List<List<List<num>>> _preProcess(img.Image image) {
  final imgResized = img.copyResize(image, width: 640, height: 640);

  return convertImageToMatrix(imgResized);
}

// yolov8 requires input normalized between 0 and 1
List<List<List<num>>> convertImageToMatrix(img.Image image) {
  return List.generate(
    image.height,
    (y) => List.generate(
      image.width,
      (x) {
        final pixel = image.getPixel(x, y);
        return [pixel.rNormalized, pixel.gNormalized, pixel.bNormalized];
      },
    ),
  );
}

Let me know If you have any questions. Thanks for the help in advance.

ArdeoDeo commented 1 year ago

Hi, I faced similar issue while experimenting with MediaPipe Pose model and after some debugging I think I found a clue.

The thing is that the inference time of _interpreter.run is much different than _interpreter.lastNativeInferenceDurationMicroSeconds.

After adding this code:

  int lastNativeInferenceDuration = (_interpreter.lastNativeInferenceDurationMicroSeconds/1000).round();
  print('lastNativeInferenceDuration time: $lastNativeInferenceDuration ms');

at the end of testYolov8 in @MichaelRinger example, I got this output:

 Prediction time: 2045 ms
 lastNativeInferenceDuration time: 1096 ms

If I understand correctly that lastNativeInferenceDuration represents strict model computation time, then 949 ms went for something else.
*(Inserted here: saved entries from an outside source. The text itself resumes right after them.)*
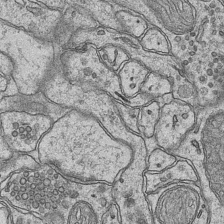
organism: Mouse
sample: CA1 Hippocampus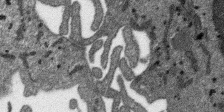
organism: Human
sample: Lung epithelial cells infected with SARS-CoV-2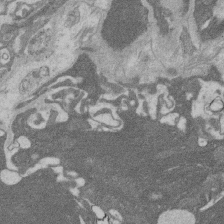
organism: Rat
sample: Salivary granule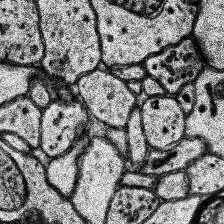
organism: Human
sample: Temporal Lobe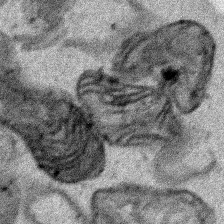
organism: Human
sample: Mitochondria in HCT116 cells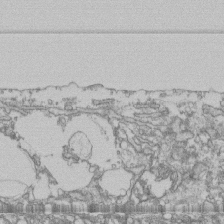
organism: Human
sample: Fibroblast cells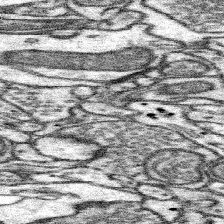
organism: Mouse
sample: Somatosensory cortex neuropil

After digging in flutter-tflite/lib/src/interpreter.dart I found out that this part takes a of lot computation time.

  for (int i = 0; i < inputs.length; i++) {
    inputTensors.elementAt(i).setTo(inputs[i]);
  }

It is related to the allocation of input tensor data and in my scenario this part took 754 ms.

In the case of Mediapipe Pose model I ran similar tests and the results were as below:

 Prediction time: 225 ms
 lastNativeInferenceDuration time: 51 ms
 inputTensorAllocation time: 131 ms

So, on my end input data allocation takes more time than model computation. It also looks like the problem is correlated with the data size because MediaPipe model input is much smaller (256x256x3).
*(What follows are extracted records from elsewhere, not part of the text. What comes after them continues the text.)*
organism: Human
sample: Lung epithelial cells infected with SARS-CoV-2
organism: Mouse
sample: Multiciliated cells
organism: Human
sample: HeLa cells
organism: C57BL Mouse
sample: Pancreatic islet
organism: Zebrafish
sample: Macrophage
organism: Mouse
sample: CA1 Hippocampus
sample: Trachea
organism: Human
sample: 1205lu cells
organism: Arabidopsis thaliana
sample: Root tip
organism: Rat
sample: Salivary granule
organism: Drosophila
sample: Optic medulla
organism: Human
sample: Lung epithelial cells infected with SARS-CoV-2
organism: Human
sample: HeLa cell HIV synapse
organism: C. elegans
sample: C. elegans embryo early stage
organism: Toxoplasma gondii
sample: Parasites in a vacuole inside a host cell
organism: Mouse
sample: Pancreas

Can you reproduce similar behavior on your example?

MichaelRinger commented 1 year ago

Thanks for you investigation @ArdeoDeo. I reproduced the lastNativeInferenceDuration with similar results. But even about 1 second of inference time is still way to long for running on native android/ios. It looks like the inference implementation on the dart side as well as on the native side is infected with inefficient code. Because the input image is scaled to 640x640 the preprocessing time is also quite long with about 180 ms, but thats a smaller problem at the moment.

codscino commented 1 year ago

They have issues with yolo performance also here https://github.com/zezo357/pytorch_lite/issues/25, idk if it is related

MichaelRinger commented 1 year ago

@codscino At least a part of the problem related with the flutter implementation of tensorflow lite. I tested the model in google colab and had an avg inference time of about 500 ms on the colab cpu (2vCPU @ 2.2GHz) which is still high but also only a third of the flutter inference time.

codscino commented 1 year ago

It is still quite high. I know the Ultralytics app is made with flutter and has a inference time of just 15ms with yolov8s. I hope in the future that this package could reach such performance. Idk why Ultralytics it is not open sourcing the app.

MichaelRinger commented 1 year ago

I know the Ultralytics app is made with flutter and has a inference time of just 15ms with yolov8s.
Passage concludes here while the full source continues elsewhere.